SUPPLIED MATERIAL: Begin

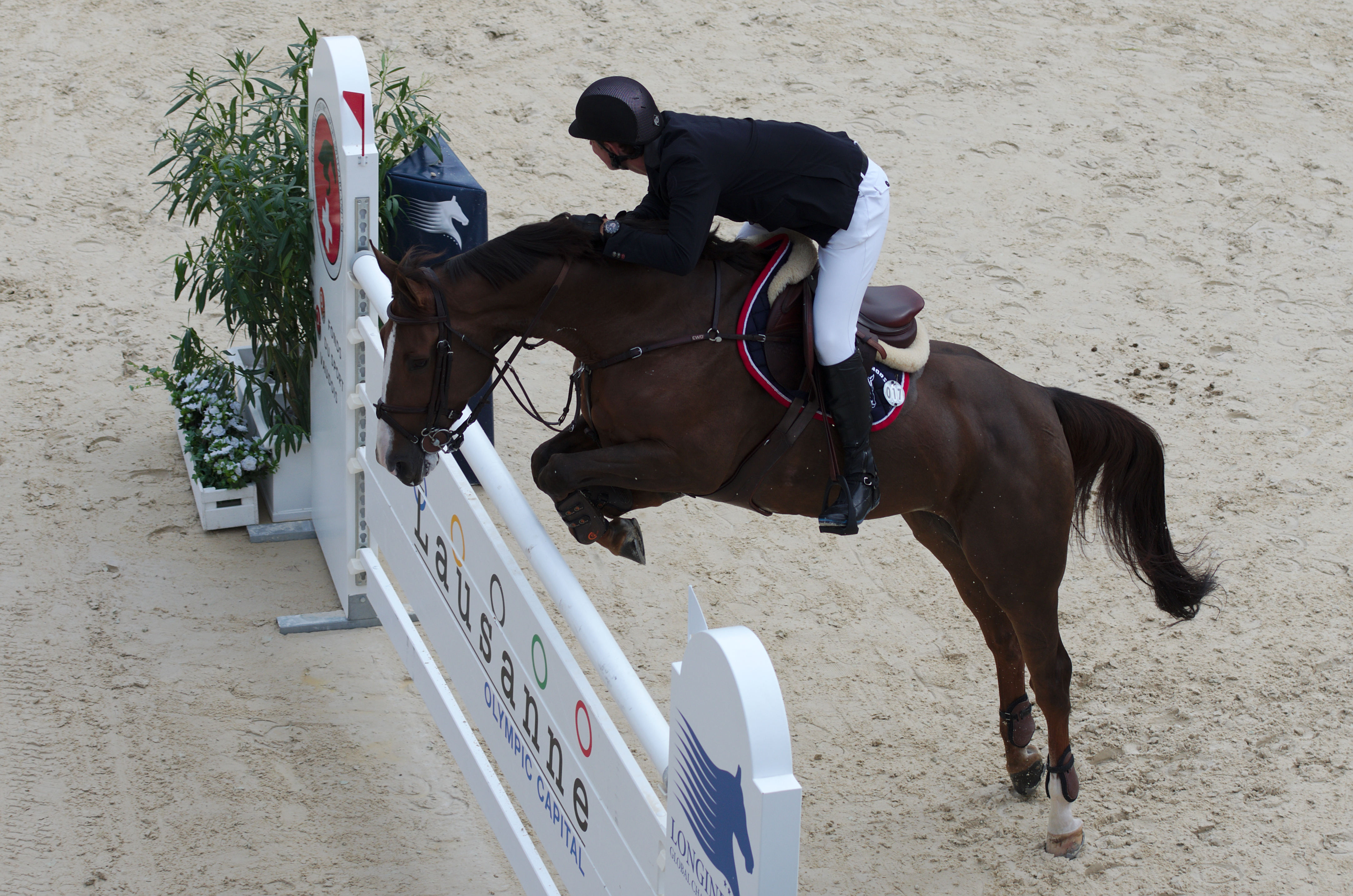 2013 Longines Global Champions - Lausanne - 14-09-2013 - Jos Verlooy et Farfelu de la Pomme
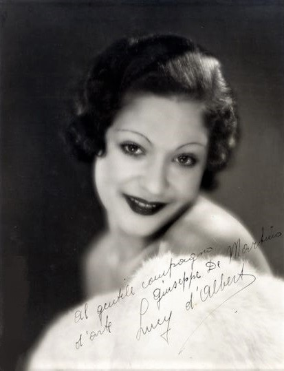 Lucy D'Albert
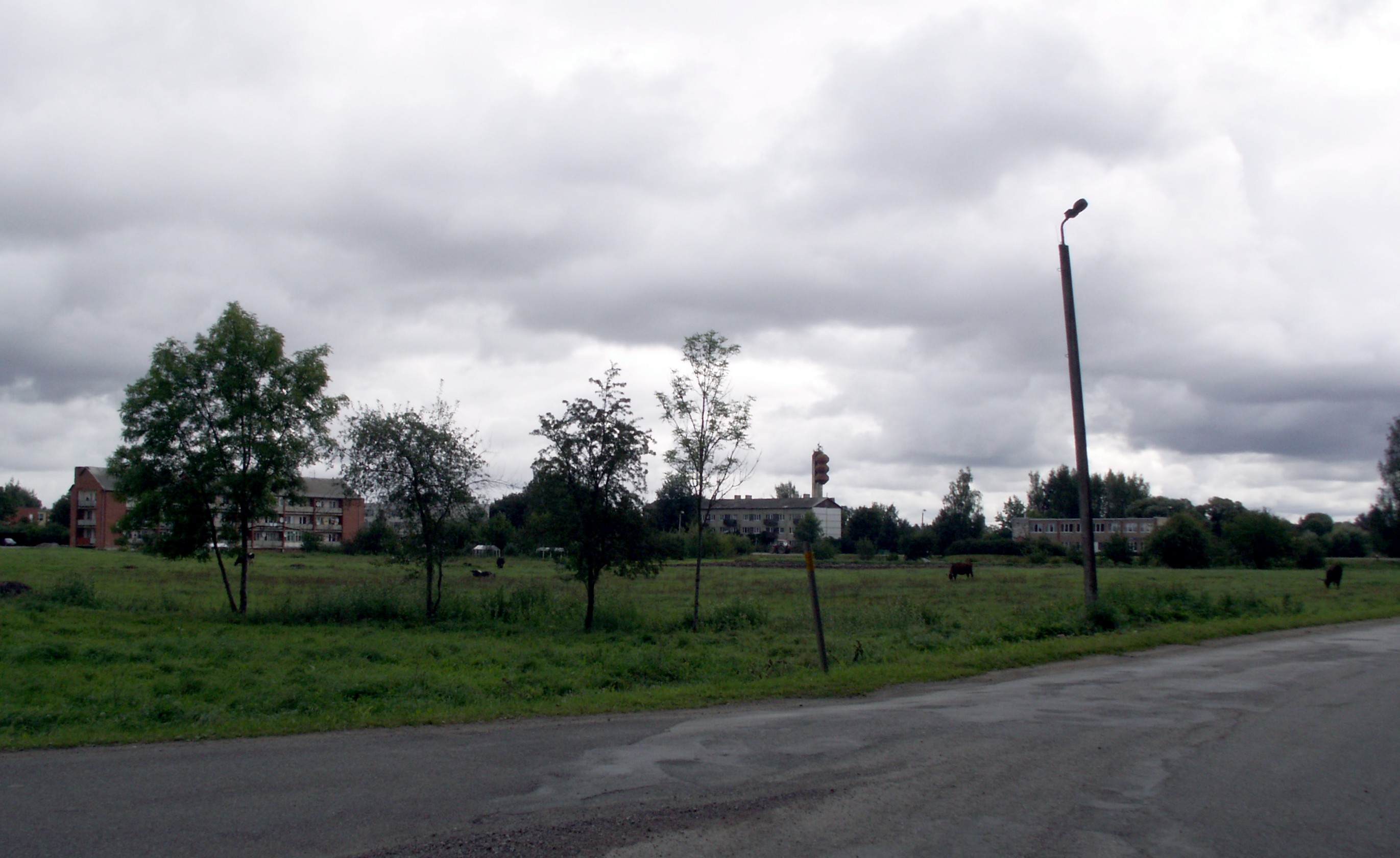 Augštkalnė, Augštkalnės pagastas, Latvija
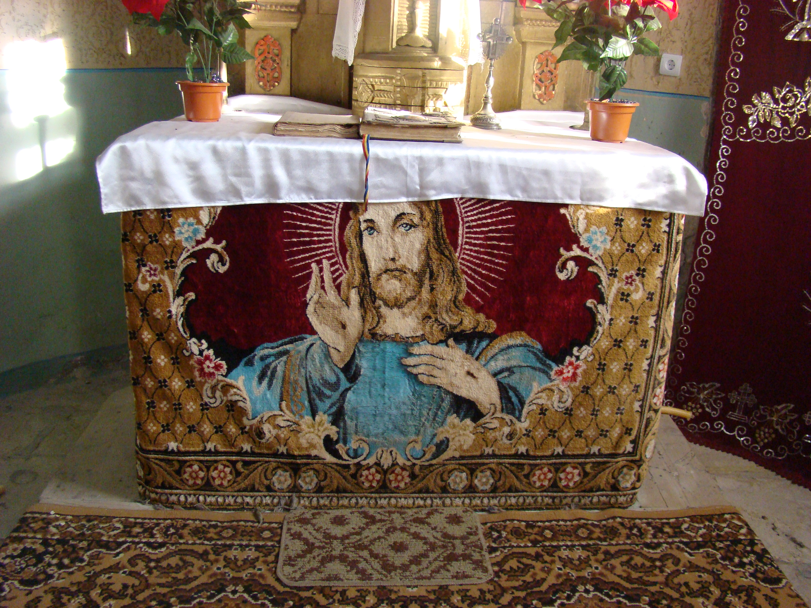 Biserica „Sfinții Arhangheli Mihail și Gavril", sat aparținător Satu Nou de Sus; oraș Baia Sprie

SUPPLIED MATERIAL: End

Give the data again exactly as written, with no pictures included.

▸ **EXERCISE RESULT**
 2013 Longines Global Champions - Lausanne - 14-09-2013 - Jos Verlooy et Farfelu de la Pomme
 Lucy D'Albert
 Augštkalnė, Augštkalnės pagastas, Latvija
 Biserica „Sfinții Arhangheli Mihail și Gavril", sat aparținător Satu Nou de Sus; oraș Baia Sprie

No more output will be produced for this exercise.